Blumenthal and Moran also want Congress to assert more authority over Olympic governing bodies. They have introduced a bill that has been endorsed by some of Nassar’s victims to put these groups under much closer scrutiny:

“This needs to empower and embolden the athletes who should feel they can come forward without fear of retaliation, and without intimidation,” Democrat Richard Blumenthal said in a conference call about the bill he co-sponsored with Republican Jerry Moran.

The bill gives Congress authority to dissolve the board of the U.S. Olympic Committee and decertify national governing bodies should they fail to protect athletes.

The Empowering Olympic and Amateur Athletes Act would also impose greater legal liability on both the USOPC and national governing bodies that oversee amateur sports for acts such as sexual abuse by coaches and employees.
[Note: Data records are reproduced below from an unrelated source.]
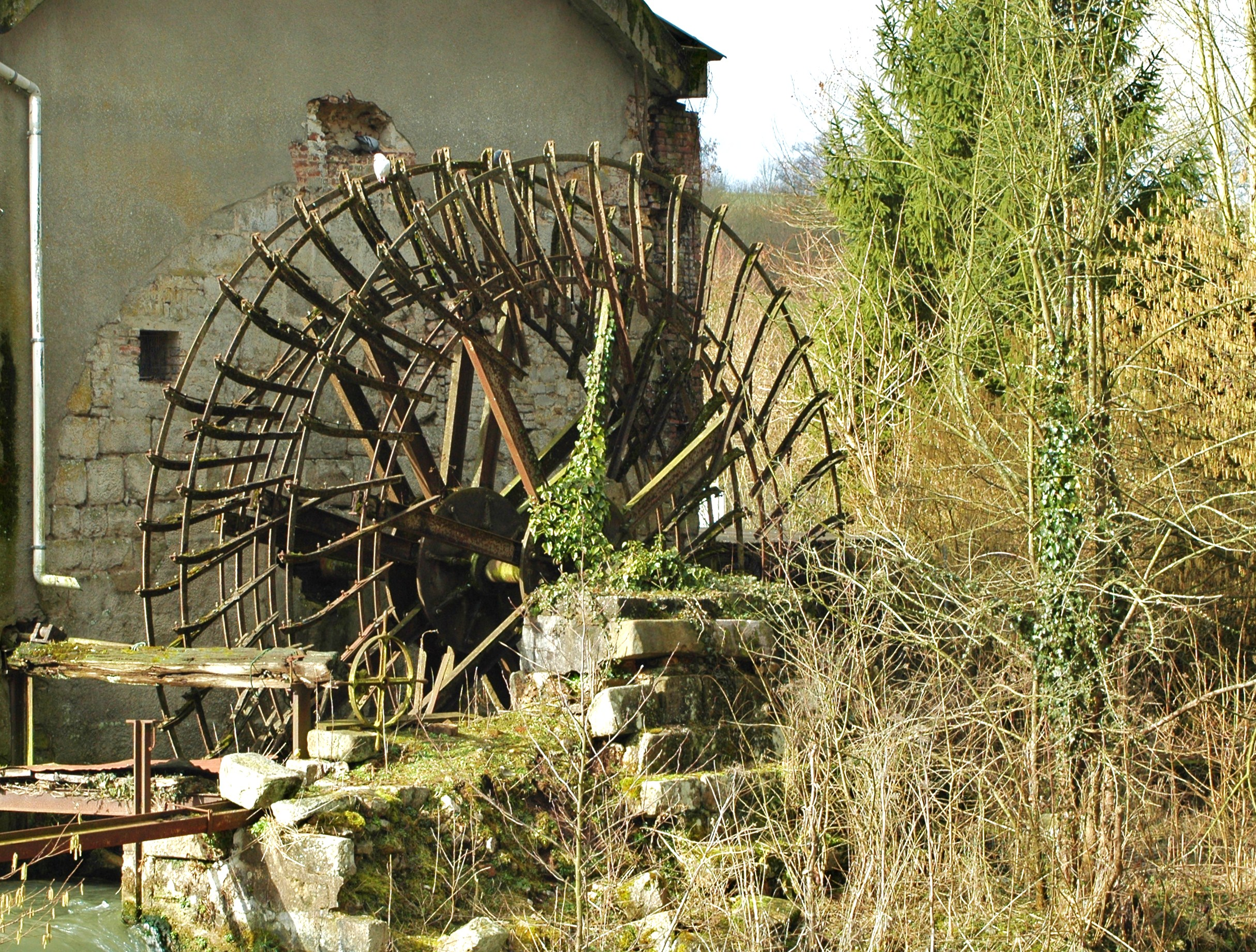 Vieux moulin sur la Durdent. Moulin des Basses Eaux (Grainville-la-Teinturière).
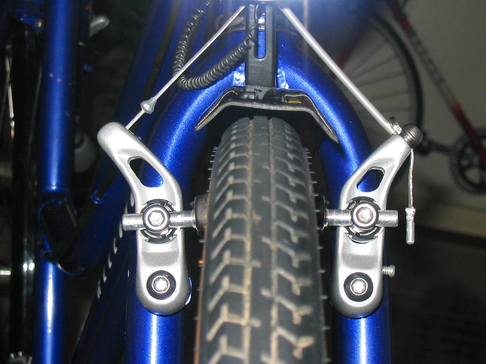 Shimano Alivio cantilever brake
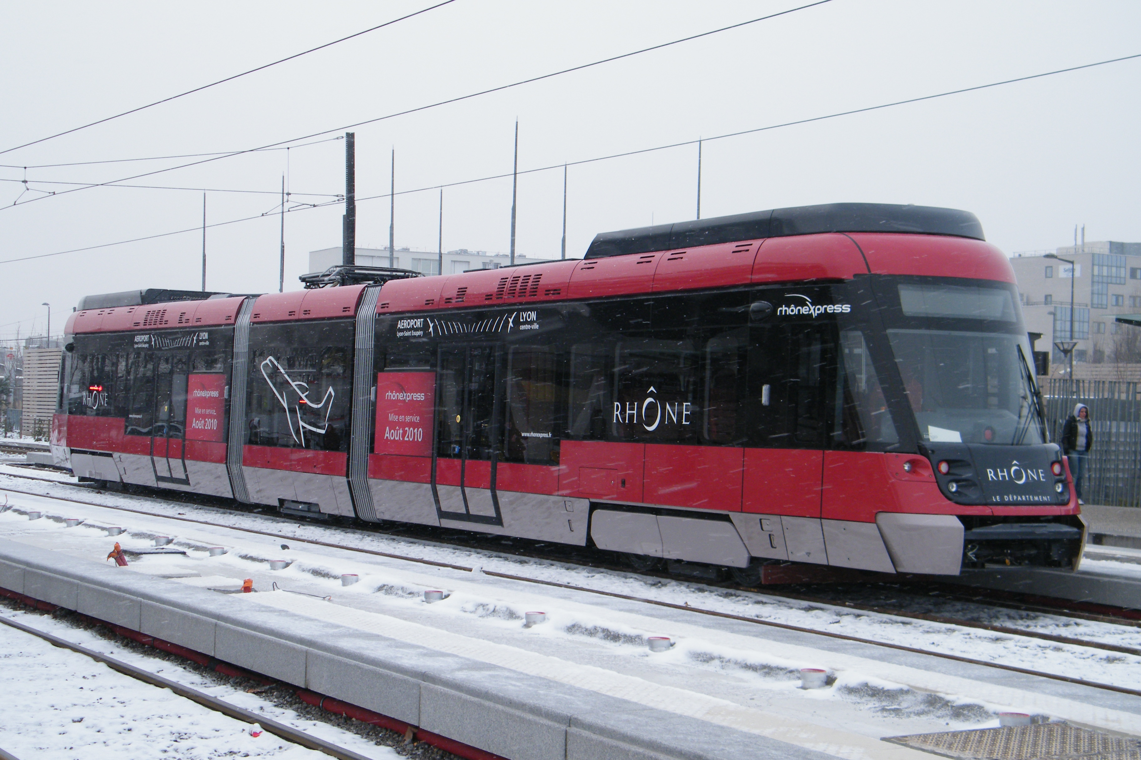 Une rame de la ligne Rhônexpress stationne toute la journée du Jeudi 11 Février 2010 à la station Vaulx La Soie.
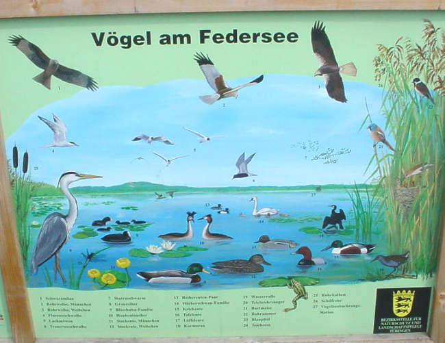 Schautafel zur Vogelwelt am Federsee.
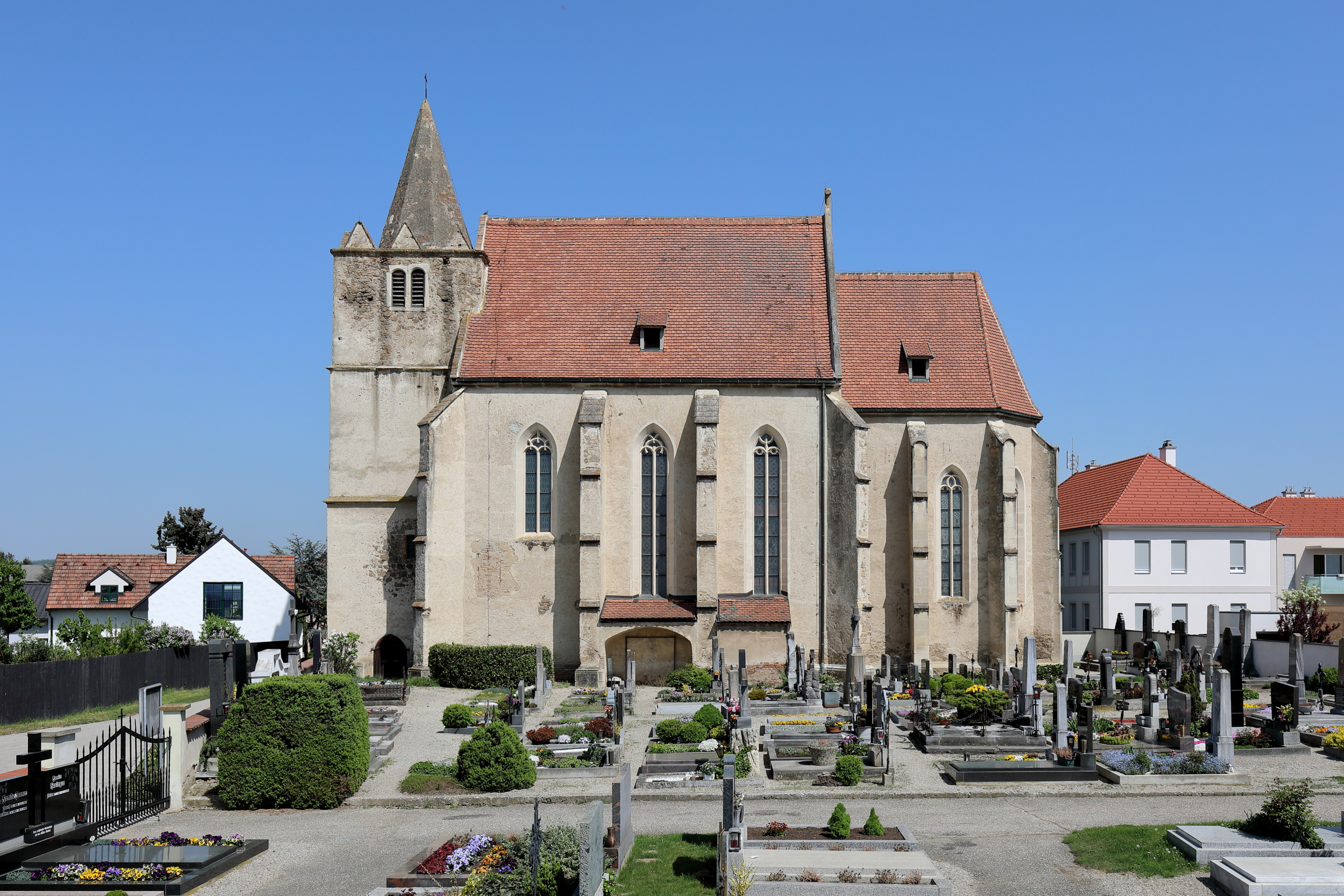 Südansicht der röm.-kath.Pfarrkirche hl. Sebastian in Engabrunn, ein Ortsteil der niederösterreichischen Markgemeinde Grafenegg. Die spätgotische Saalkirche wurde von 1501 bis 1513 in erhöhter Lage errichtet und 1522 geweiht.
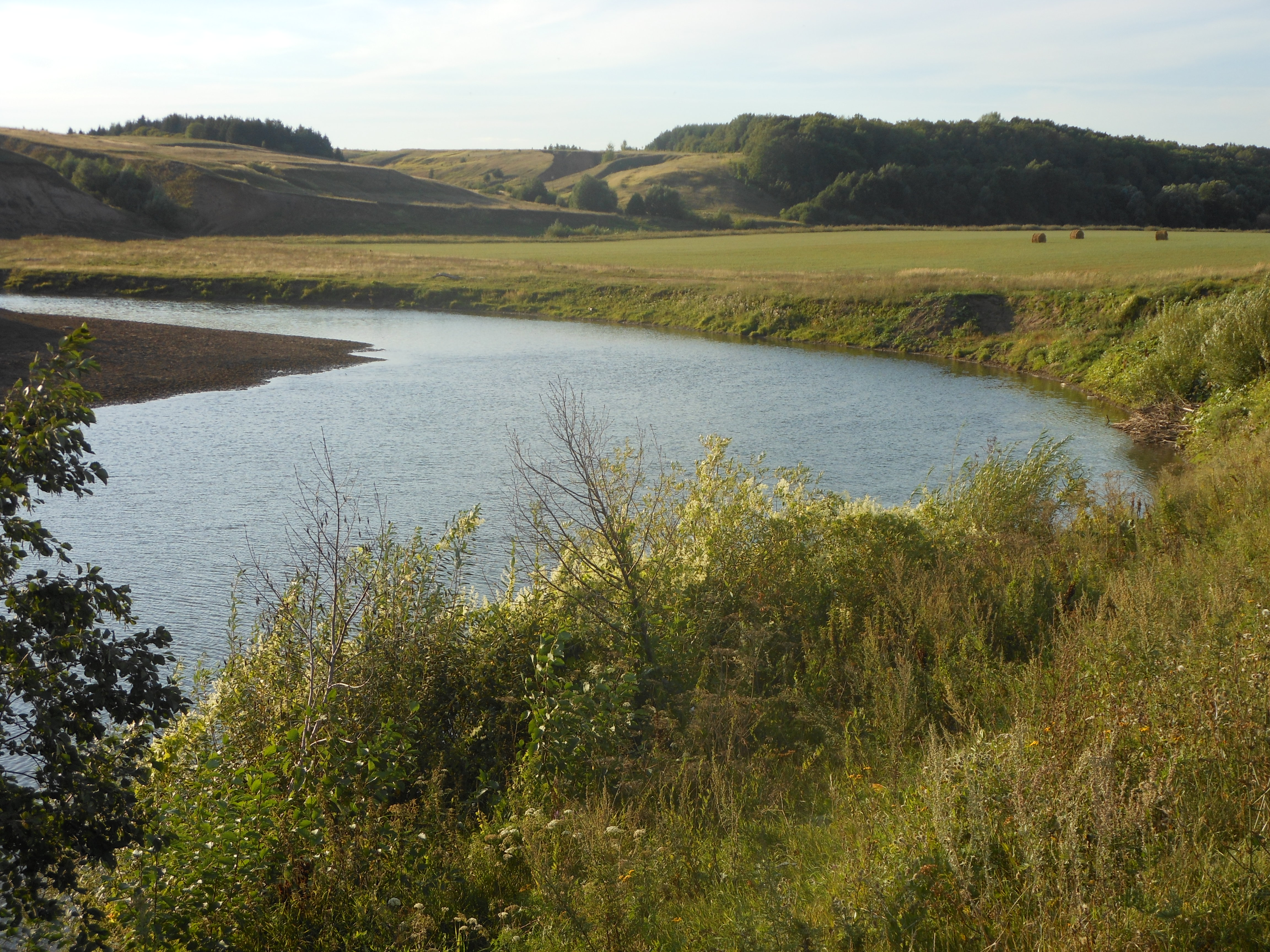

The bill itself should be viewed with caution. It makes sense to increase federal oversight of sports governing bodies that exist to represent the US in international competitions, such as the USOC, USA Gymnastics, and other similar groups. For others, better enforcement of existing laws might fit better in a balance between federal power and private-market operation. After all, if Moran and Blumenthal are correct, the FBI could have stepped in fourteen months earlier under its existing authority and jurisdiction but just failed to do so. Fixing that failure should take precedence over an expansion of federal authority, so that we can then judge whether it’s needed and to what extent.